Lap two was uneventful, and I was able to run it with ease.   I could literally feel the temperatures dropping.  I kept telling myself that if I ran fast enough, the temps wouldn’t matter.  It worked

Until lap 3.  Then the rain started.  It went drip—drop---splat.  It was a heavy, cold rain.  YES!  I’m going to get to run in some mud!  I ran by my car and grabbed the gear I would need and I was off.  The trail absorbed the rain pretty well and I was able to continue with decent momentum on the climbs and descents.  Then my son called.  Seriously kid…No; I can’t come home early to give you a ride.  Okay, there’s my motivation to keep moving.  Still on track with negative splits. 

Lap 4:  The trail had absorbed all it was going to, and it was muddy.  Once you are wet and dirty, it’s not like you can get wetter and dirtier, so I decided to go all out on this loop.  I plugged in my iPod.  First song:  Beast of Burden.  Second song:  Sweet Caroline.  Oh yes!  Still making negative splits, but not with as much cushion. 
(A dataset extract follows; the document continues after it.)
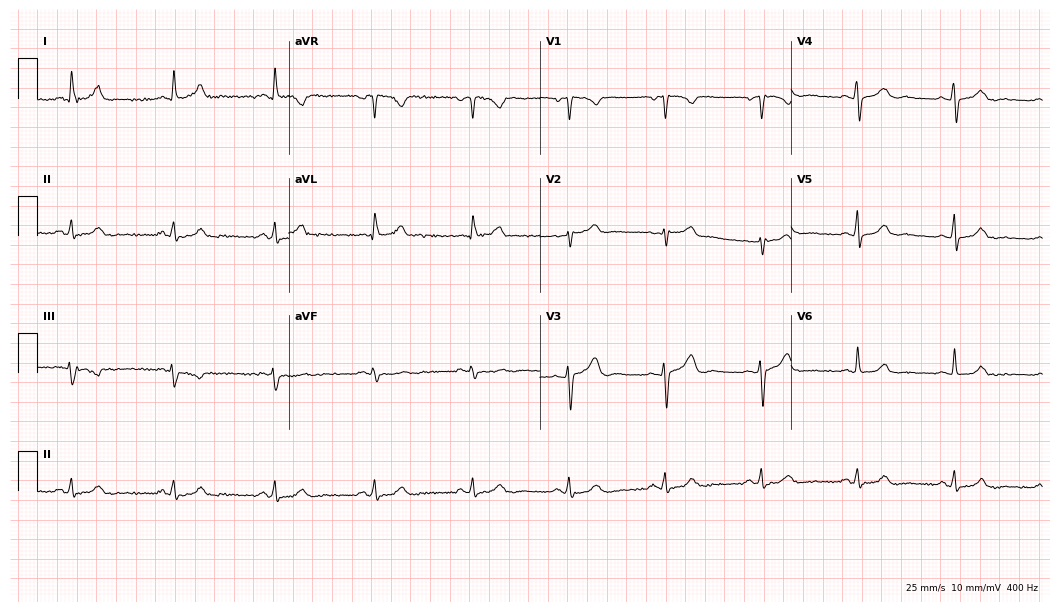
12-lead ECG from a 46-year-old female (10.2-second recording at 400 Hz). Recorded interpretation: within normal limits.

Lap 5.  I took a short walk break on the road leading up to the trails.  I started to see people getting down about the weather.  I met a few runners who just hated it.  They motivated me…I decided I was going to pass every runner I came upon.  I missed one, but otherwise met this goal.  I used my experience to navigate the terrain and the weather, and I felt amazing.  I found myself doing what I haven't done in a while---I was singing.  I was truly happy.  I was never so sad to see a finish line!  And yes, my split was negative!
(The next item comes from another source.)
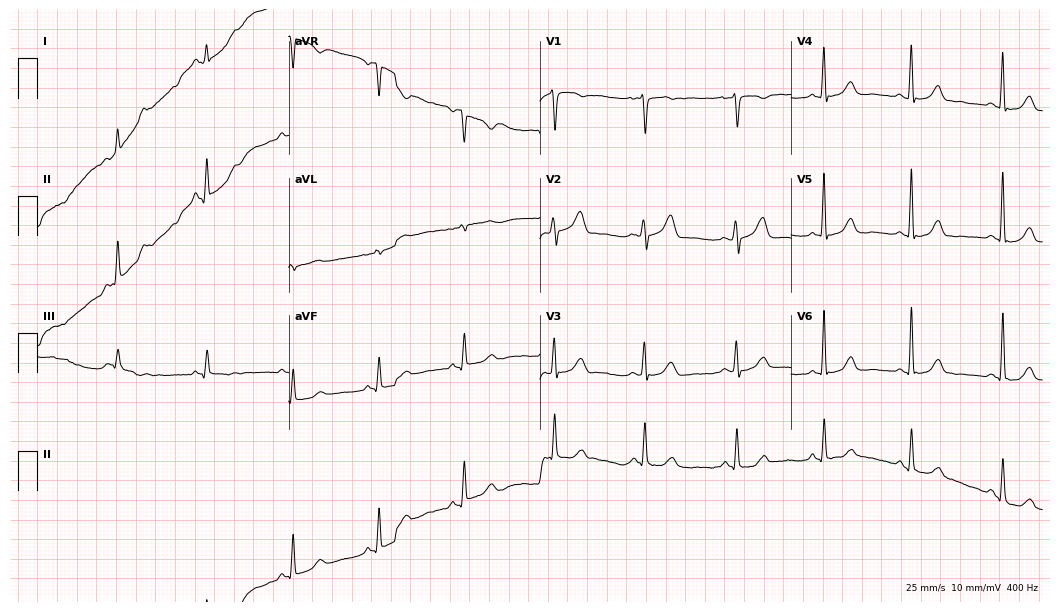
12-lead ECG (10.2-second recording at 400 Hz) from a female, 57 years old. Labelled as a normal ECG.

After I got my medal, I stopped by the pavilion to chat with some friends.  Most of them were wrapped in blankets and jackets.  My body figured out that they must be cold, and decided to join them.  I started shivering immediately.   Brrrrr.

It felt amazing to be on the trail, and I will pursue as many trail races as possible this year, including one next weekend.  I also ran fast enough that I was able to help out my son.

Oil Creek..You may take me down again, but this time, it will be with a bigger fight, because you just can't take the trail out of this girl.